We were settling money matters with one another. Edric said he transferred a certain sum of money to my account but based on records, I was absolutely sure he didn’t. (We share everything but I have a separate account that he puts funds into to help me budget monthly expenses for the household.) I mentioned to him again that what he had given me for the month was short. But he didn’t think so. To verify he checked his online transactions and sure enough, there was no transfer made on the day that he claimed he made one.

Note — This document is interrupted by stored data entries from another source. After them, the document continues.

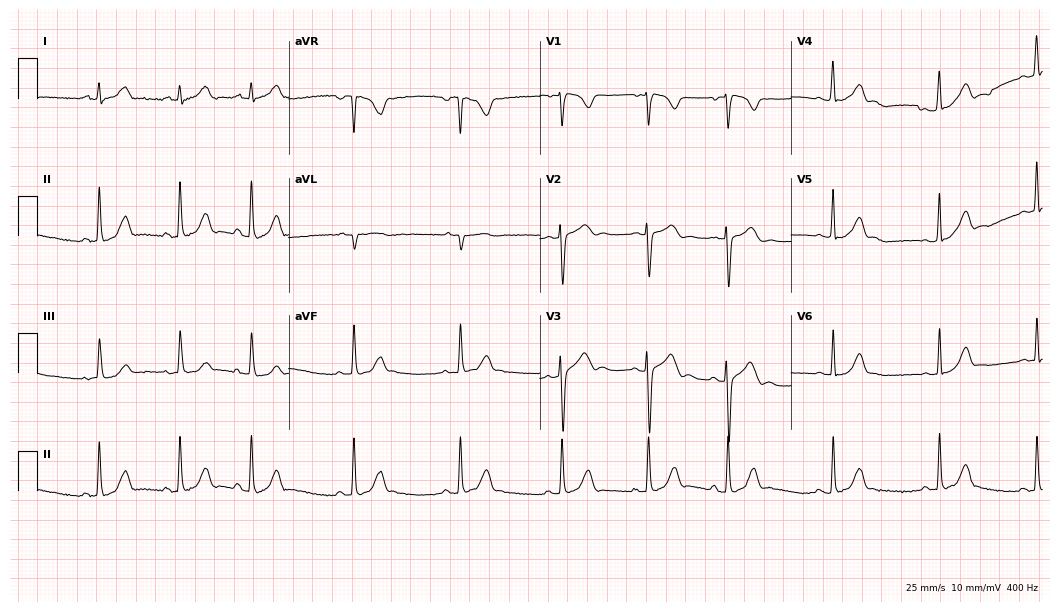
12-lead ECG from a woman, 23 years old (10.2-second recording at 400 Hz). Recorded interpretation: within normal limits.
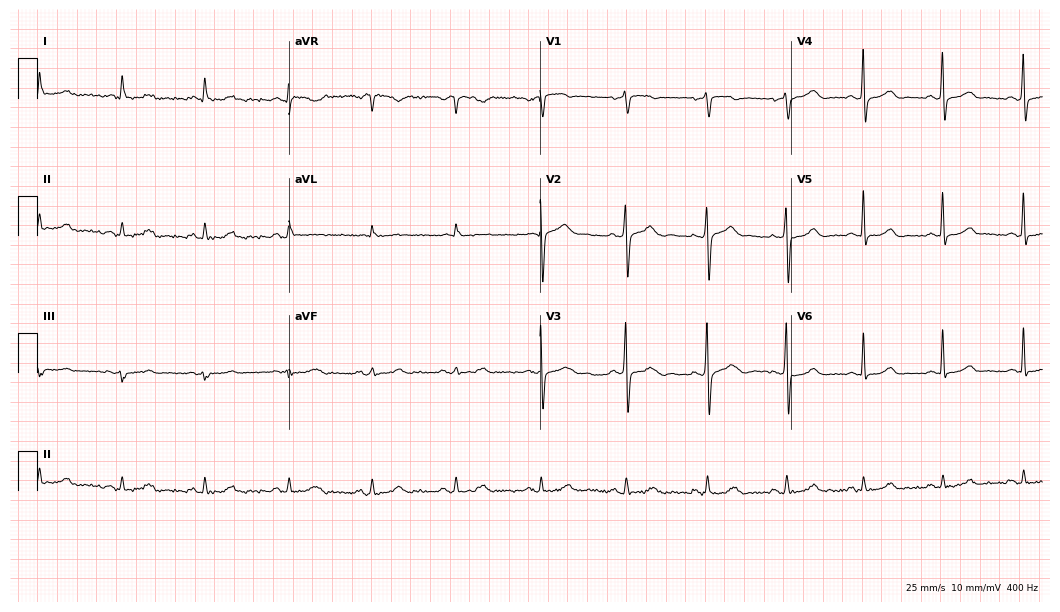
Standard 12-lead ECG recorded from a 69-year-old female (10.2-second recording at 400 Hz). Read as a normal ECG.
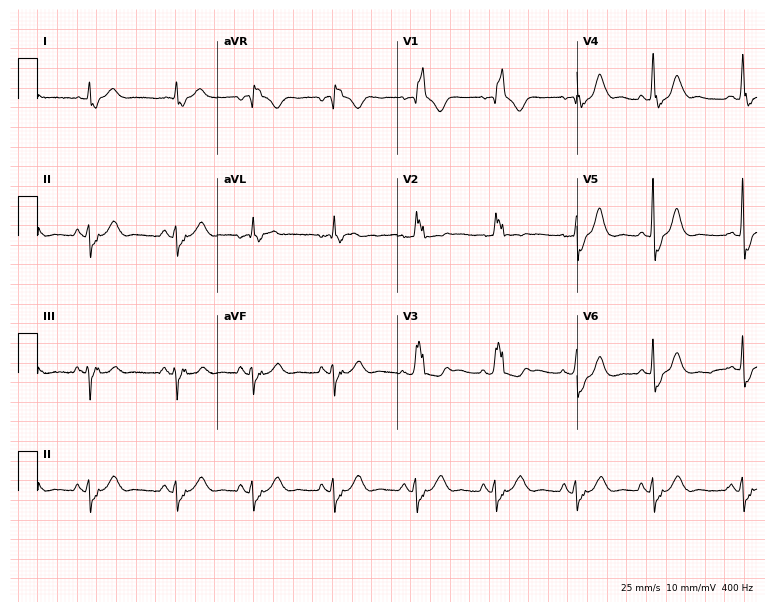
Standard 12-lead ECG recorded from a 66-year-old female patient (7.3-second recording at 400 Hz). The tracing shows right bundle branch block.
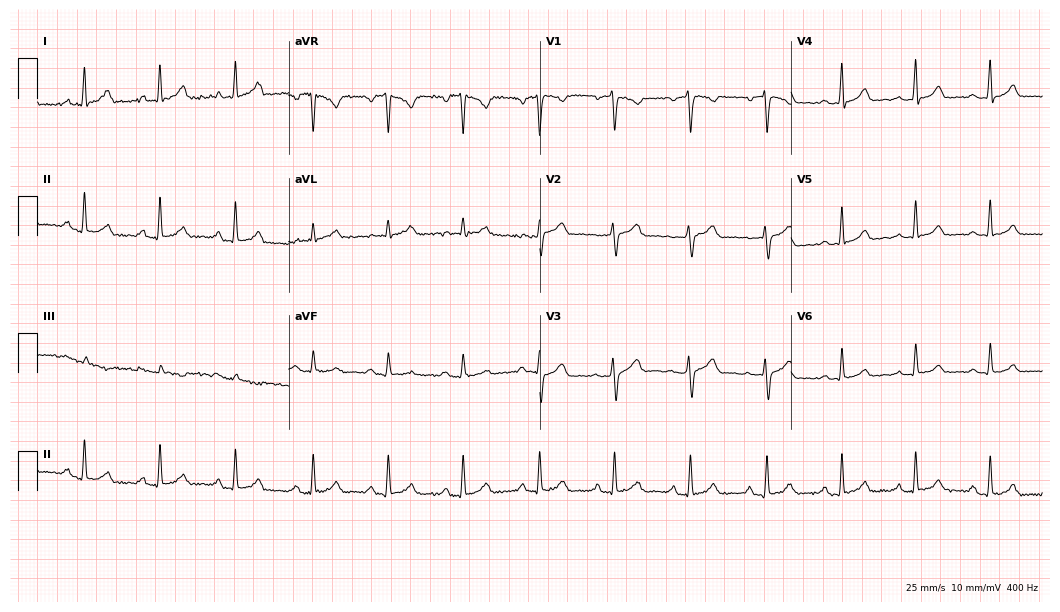
Standard 12-lead ECG recorded from a woman, 39 years old (10.2-second recording at 400 Hz). None of these six findings is recorded: first-degree AV block, right bundle branch block (RBBB), left bundle branch block (LBBB), sinus bradycardia, atrial fibrillation (AF), sinus tachycardia. Other findings, if any, are not listed.
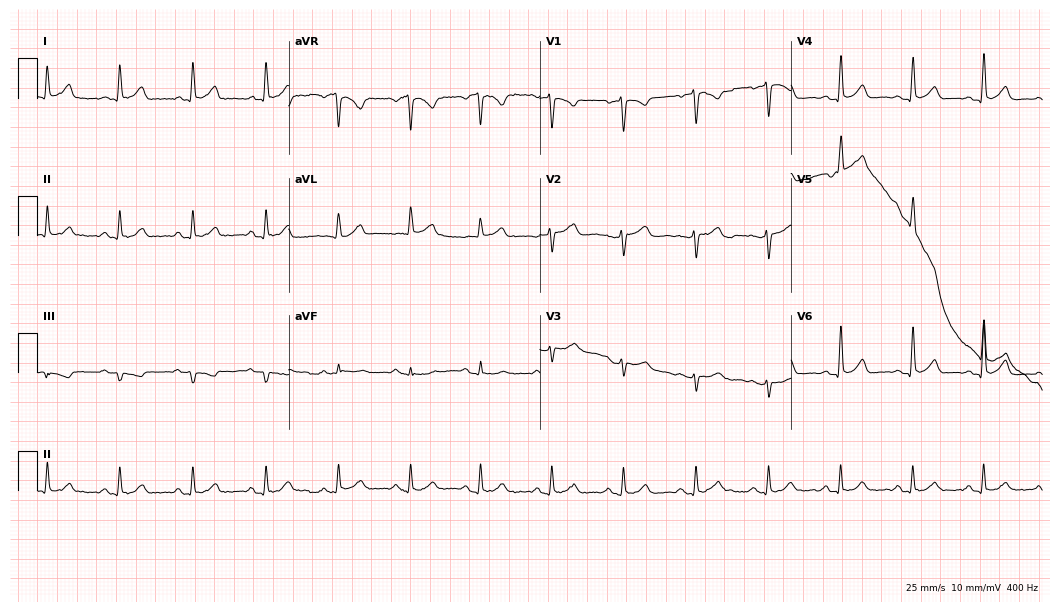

There was a smaller amount but it was for a charity donation that I had advanced.

Instead of saying, Ok, I will send the funds now, Edric said that it was my fault for not collecting from him and reminding him back in November.

Some minutes later, he did send it but he seemed annoyed. He didn’t like having to deal with the backlog because he had “closed his books” on last month’s expenses. So he was irritated with me. And I retaliated by saying that this was his system so if it was flawed, it couldn’t possibly be my fault. He was in charge of our expenses. Furthermore, I explained to him that I had told him that he had not transferred the amount at the end of the month. But since he didn’t believe me at the time and we were both busy, we didn’t have the chance to verify transactions. It wasn’t until yesterday when the topic came up that I mentioned it again.

Our dialogue continued into the car when we were on our way to purchase water heaters for our new house. How fitting! The atmosphere was heating up!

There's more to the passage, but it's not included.